- **TASK**: From the entries below, retype only the lines from the one with "Británie | 46.355 |" through the one with "Lotyšsko | 9.276 |", exactly as written.

[Saved entries]
◆ ◆ ◆ ◆ ◆ ◆ ◆
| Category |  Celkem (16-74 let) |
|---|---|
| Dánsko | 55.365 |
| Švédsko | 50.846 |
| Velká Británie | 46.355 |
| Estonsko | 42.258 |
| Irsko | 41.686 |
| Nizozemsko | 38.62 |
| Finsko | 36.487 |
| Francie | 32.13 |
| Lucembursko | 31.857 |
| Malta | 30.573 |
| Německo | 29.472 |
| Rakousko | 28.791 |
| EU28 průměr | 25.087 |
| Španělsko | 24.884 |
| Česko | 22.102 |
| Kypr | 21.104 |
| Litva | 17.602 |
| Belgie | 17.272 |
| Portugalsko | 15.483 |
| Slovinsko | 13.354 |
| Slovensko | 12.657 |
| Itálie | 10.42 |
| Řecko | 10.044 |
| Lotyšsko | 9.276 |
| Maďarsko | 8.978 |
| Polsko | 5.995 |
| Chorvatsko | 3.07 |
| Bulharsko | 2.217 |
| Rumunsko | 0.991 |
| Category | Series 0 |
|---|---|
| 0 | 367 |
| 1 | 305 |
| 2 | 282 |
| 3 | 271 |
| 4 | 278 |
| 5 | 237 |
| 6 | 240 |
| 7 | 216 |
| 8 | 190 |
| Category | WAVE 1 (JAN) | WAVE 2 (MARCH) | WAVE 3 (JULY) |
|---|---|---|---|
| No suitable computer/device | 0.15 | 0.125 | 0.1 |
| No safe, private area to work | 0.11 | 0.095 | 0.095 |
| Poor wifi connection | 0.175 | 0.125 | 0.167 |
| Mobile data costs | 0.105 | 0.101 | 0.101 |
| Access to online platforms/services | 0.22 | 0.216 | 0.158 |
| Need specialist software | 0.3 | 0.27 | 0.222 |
◆ ◆ ◆ ◆ ◆ ◆ ◆
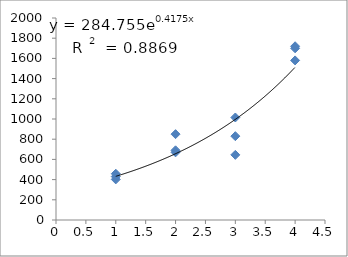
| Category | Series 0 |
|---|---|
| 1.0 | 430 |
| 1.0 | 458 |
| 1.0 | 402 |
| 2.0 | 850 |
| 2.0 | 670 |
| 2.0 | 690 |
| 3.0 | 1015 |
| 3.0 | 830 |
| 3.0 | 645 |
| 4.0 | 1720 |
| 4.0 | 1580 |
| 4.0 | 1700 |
◆ ◆ ◆ ◆ ◆ ◆ ◆
- **REPLY TO THE TASK**:
| Velká Británie | 46.355 |
| Estonsko | 42.258 |
| Irsko | 41.686 |
| Nizozemsko | 38.62 |
| Finsko | 36.487 |
| Francie | 32.13 |
| Lucembursko | 31.857 |
| Malta | 30.573 |
| Německo | 29.472 |
| Rakousko | 28.791 |
| EU28 průměr | 25.087 |
| Španělsko | 24.884 |
| Česko | 22.102 |
| Kypr | 21.104 |
| Litva | 17.602 |
| Belgie | 17.272 |
| Portugalsko | 15.483 |
| Slovinsko | 13.354 |
| Slovensko | 12.657 |
| Itálie | 10.42 |
| Řecko | 10.044 |
| Lotyšsko | 9.276 |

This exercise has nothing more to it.